Otóż problem w tym że przy -20, z powodu wpływu temperatury na właśności
elektrochemiczne akumulatora (wyższe oporności, wyższe napięcia na celach)
ta pierwsza faza może być albo b. krótka, albo może nawet nie zaistnieć.
W każdym razie ładunek jaki dostanie w niej akumulator jest o wiele mniejszy.
Dalsze ładowanie również dość silnie zależy od temperatury. Żeby to zrekompensować,
napięcie stabilizacji powinno być do niej dobrane. Ale zwykle jest ono jednakowe,
lato czy zima. Rezultatem jest ustalenie się innego poziomu równowagi
(tzn. średniego naładowania w typowym cyklu pracy), niższego zimą.
I oczywiście jest on inny przy 13.9V, a inny przy 14.4V. Ta różnica może
być minimalna w lecie, ale znacząca w warunkach o jakich piszemy.

--
Jakub Witkowski    |  Prezentowane opinie mogą być niepoważne,
    z domeny        |  nieprawdziwe, lub nie odpowiadać w części
gts /kropka/ pl    |  lub całości poglądom ich Autora.

23 Data: Styczen 25 2010 20:36:34
Temat: Re: Coś zamarza w rozruszniku?
Autor: p47 


Użytkownik "Jakub Witkowski"  napisał w wiadomości

kogutek pisze:

Napisałem wystarczająco dokładnie i zrozumiale że pomiar trzeba wykonać nie na
jakimś prostowniku, chyba że to specjalny prostownik rozruchowy o wydajności
prądowej 200A przy 15 woltach,  tylko na samochodzie. Zmierz prąd ładowania
akumulatora bezpośrednio po odpaleniu. Napisałem również jak to zrobić.
Napisałem też jakiego miernika trzeba użyć żebyś sobie miernika z zakresem 10A
nie usmażył. Co jeszcze chcesz? Wszystkie Twoje wyliczenia można o kant dupy
potłuc bo nie masz pojęcia o czym piszesz.

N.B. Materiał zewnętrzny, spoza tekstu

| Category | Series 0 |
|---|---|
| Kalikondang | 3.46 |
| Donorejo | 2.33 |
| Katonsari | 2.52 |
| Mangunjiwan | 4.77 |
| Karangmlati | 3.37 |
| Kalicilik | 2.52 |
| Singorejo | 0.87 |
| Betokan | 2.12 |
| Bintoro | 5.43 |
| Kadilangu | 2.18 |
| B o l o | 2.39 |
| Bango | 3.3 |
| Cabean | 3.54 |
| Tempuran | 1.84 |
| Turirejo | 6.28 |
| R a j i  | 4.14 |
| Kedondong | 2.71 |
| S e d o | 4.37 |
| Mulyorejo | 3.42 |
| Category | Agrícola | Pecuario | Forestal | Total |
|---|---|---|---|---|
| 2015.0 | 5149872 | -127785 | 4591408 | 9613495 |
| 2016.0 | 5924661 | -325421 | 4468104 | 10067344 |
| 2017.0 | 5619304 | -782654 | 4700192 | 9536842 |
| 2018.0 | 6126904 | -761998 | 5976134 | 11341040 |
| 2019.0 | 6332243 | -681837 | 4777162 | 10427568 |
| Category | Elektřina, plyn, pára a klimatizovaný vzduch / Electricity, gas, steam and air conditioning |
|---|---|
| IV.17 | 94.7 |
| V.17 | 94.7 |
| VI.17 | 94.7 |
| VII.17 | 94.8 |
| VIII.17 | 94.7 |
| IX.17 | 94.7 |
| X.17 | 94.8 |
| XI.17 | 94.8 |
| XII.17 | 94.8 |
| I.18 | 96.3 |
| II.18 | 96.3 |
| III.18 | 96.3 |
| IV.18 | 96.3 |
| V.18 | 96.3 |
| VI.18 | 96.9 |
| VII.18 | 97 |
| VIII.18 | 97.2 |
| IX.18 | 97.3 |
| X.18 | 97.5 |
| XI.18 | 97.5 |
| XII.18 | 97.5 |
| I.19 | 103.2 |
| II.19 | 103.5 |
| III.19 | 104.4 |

To, co ty proponujesz, to pomiar prądu w tzw. pierwszej fazie ładowania.
Gdy  akumulator jest wystarczająco mocno wyładowany, przyjmie początkowo cały
prąd z alternatora. Stopniowo napięcie na klemach rośnie, a gdy dochodzi do progu
regulacji, następuje druga faza, w której jest ono stałe, a prąd ładowania
powoli spada. Prąd w tej fazie funkcją: stanu akumulatora, temperatury
elektrolitu oraz napięcia na klemach. A nie wydajności alternatora...

To teraz z łaski swojej sam wykonaj doświadczenie, które proponujesz, i sprawdź
ile trwa owa pierwsza faza ładowania w temperaturze: a) normalnej, tzn powiedzmy
dodatniej, oraz b) w takich warunkach, jakie w tej chwili mamy za oknem.
I nie musisz dysponować w tym celu potężnym amperomierzem. Z grubsza wystarczy
woltomierz. Moment w którym napięcie osiąga znamionową wartość regulacji
i przestaje rosnąć, jest tym, w którym pierwsza faza przwechodzi w drugą.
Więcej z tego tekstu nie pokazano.